In what could spawn another round of protracted litigation over nursery admissions in the Capital, the AAP government’s decision to put an upper-age limit in entry-level education has been challenged in the Delhi high court.
Justice Rajiv Shakdher on Wednesday issued notices to the city government, directorate of education (DoE) and the lieutenant governor on the petition challenging the December 18 notification.
The DoE’s circular fixed the upper age limit for admission in entry-level classes at four years for pre-school, five years for pre-primary and six years for Class I as on March 31 of the year in which admission is being sought.
The process of distributing forms for nursery admissions began on January 1 and will end on January 22. The first list of selected candidates will be displayed on February 15 while the second list, if any, will come out on February 29. The admission process will close on March 31.
Justice Shakdher directed the authorities to respond within 10 days and posted the matter for further hearing on February 1.
Appearing for two-year-ten-month-old Uday Pratap Singh Kapoor, advocate Akhil Sachar sought to quash the DoE’s notification , saying his client would not be able to take admission in pre-school in 2017 as he will be four years and one month old then.

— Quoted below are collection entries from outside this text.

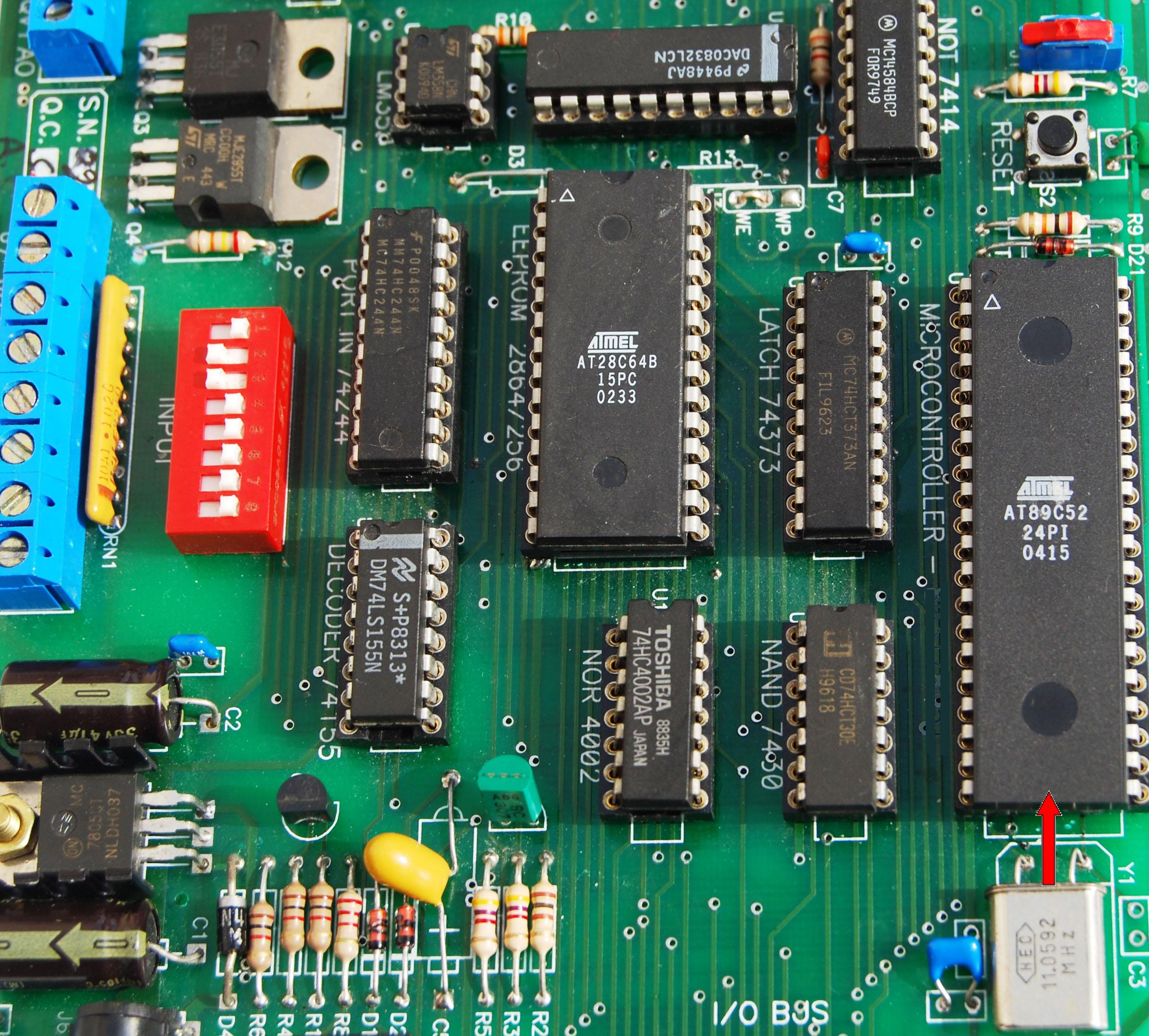 "רכיב ממשפחת המיקרו-בקרים 8051"
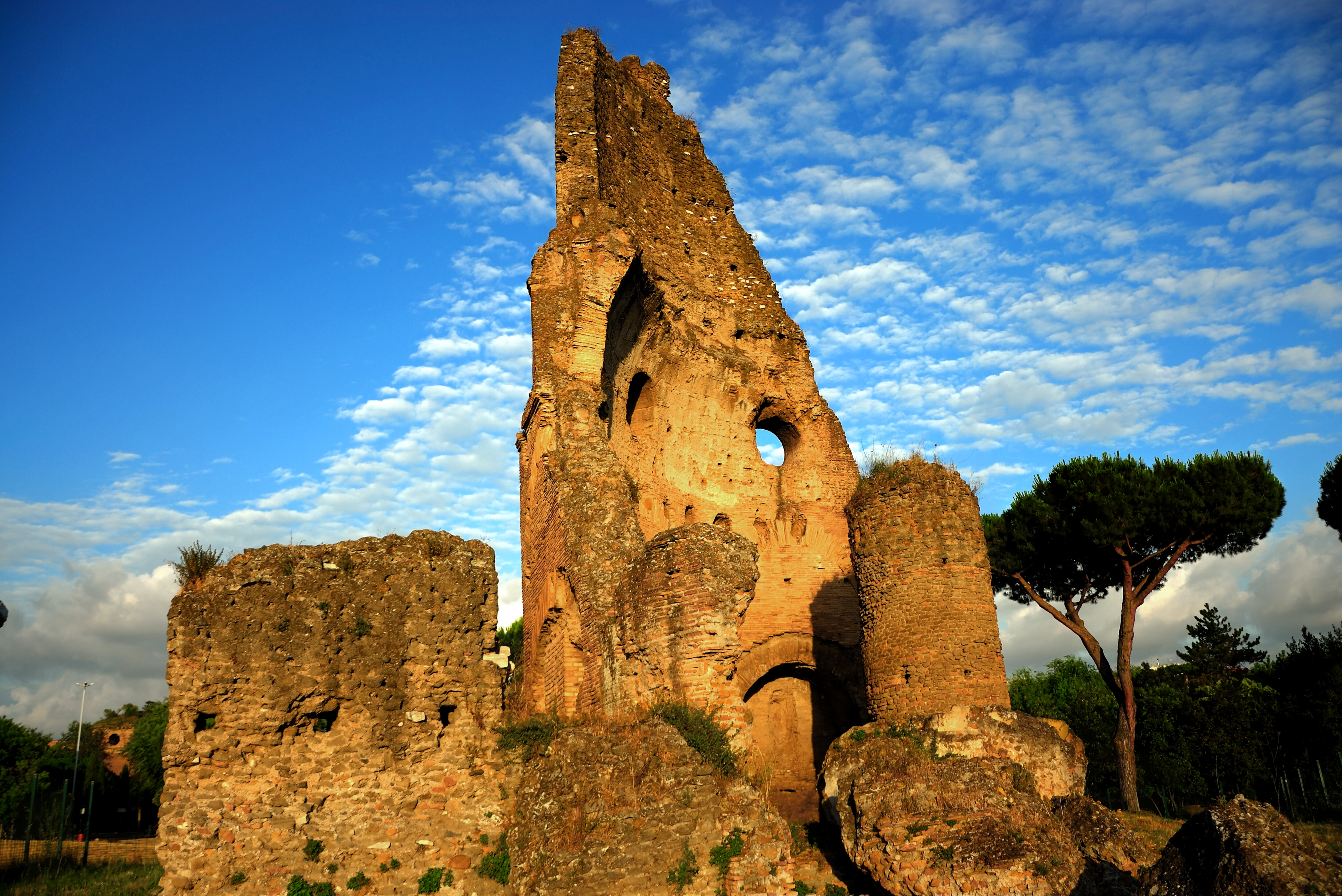 Villa Gordiani This is a photo of a monument which is part of cultural heritage of Italy.
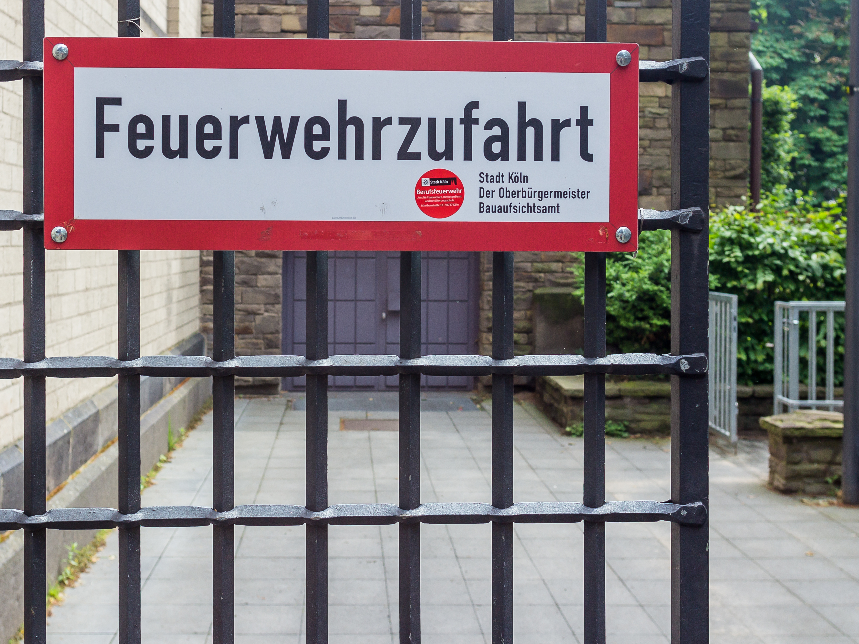 Amtlich gekennzeichnete Feuerwehrzufahrt, Pastor-Könn-Platz, Köln. Westlich von St. Aposteln vor der Joseph-Könn-Aula

Sachar told HT that children born in the month of March and barely over three years old on the cut-off date of March 31 would be forced to take admission in pre-school, as they would not be able to take admission the next academic year.
He further said kids who turn three prior to March 31 in a calendar year would fail to secure admission in pre-nursery on first attempt and would be precluded from taking admission in the next academic year as he would have crossed the upper age limit of less than four years.
The notification seeks to do disservice to children as well as their parents by taking away their right to an education by introducing an age limit for admission to a school, the petition said.
“Grant of only one year to seek admission to a school is violative of a child’s rights under the Constitution. There can be no ‘age’ for education. Capping the upper age for entering school is highly discriminatory and seeks to prejudice the rights of children and society,” it added.